# imr

## Syntax

```
imr(ds, initValue, mapFunc, [reduceFunc], [finalFunc], terminateFunc,
[carryover=false])
```

## Arguments

**ds** is the list of data sources. It must be a tuple with each element as a data
source object. Even if there is only one data source, we still need a tuple to wrap
the data source. In iterative computing, data sources are automatically cached and
the cache will be cleared after the last iteration.

**initValue** is the initial values of model parameter estimates. The format of
the initial values must be the same as the output of the final function.

**mapFunc** is the map function. It has 2 or 3 arguments. The first argument is
the data entity represented by the corresponding data source. The second argument is
the output of the final function in the previous iteration, which is an updated
estimate of the model parameter. For the first iteration, it is the initial values
given by the user. The last argument is the carryover object. Please check the
explanation for parameter *carryover* for details.
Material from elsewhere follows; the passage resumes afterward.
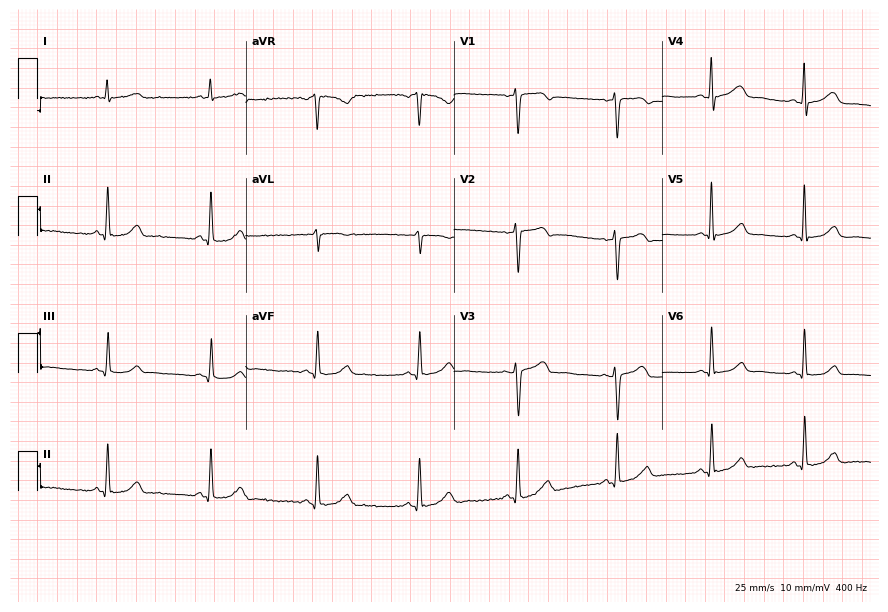
Resting 12-lead electrocardiogram (8.5-second recording at 400 Hz). Patient: a female, 54 years old. Read as a normal ECG.
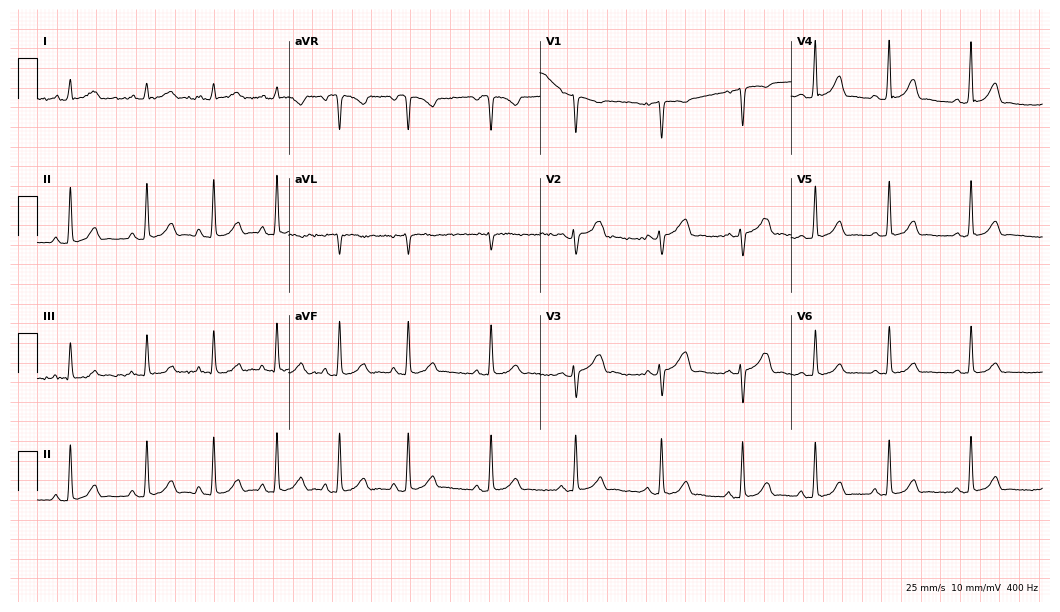
ECG — a 20-year-old female patient. Screened for six findings — first-degree AV block, right bundle branch block (RBBB), left bundle branch block (LBBB), sinus bradycardia, atrial fibrillation (AF), sinus tachycardia — none is recorded. Only these six findings were labelled.

**reduceFunc** (optional) is the binary reduce function combines two map function
call results. If there are *M* map calls, the reduce function will be called
*M-1* times. The reduce function in most cases is trivial. An example is
the addition function.

**finalFunc** is the final function in each iteration. It accepts two arguments.
The first argument is the output of the final function in the previous iteration.
For the first iteration, it is the initial values given by the user. The second
argument is the output of the reduce function call. If the reduce function is not
specified, a tuple representing the collection of individual map call results would
be the second argument.

**terminateFunc** is either a function that determines if the computation would
continue, or a specified number of iterations. The termination function accepts two
parameters. The first is the output of the reduce function in the previous iteration
and the second is the output of the reduce function in the current iteration. If the
function returns a true value, the iterations will end.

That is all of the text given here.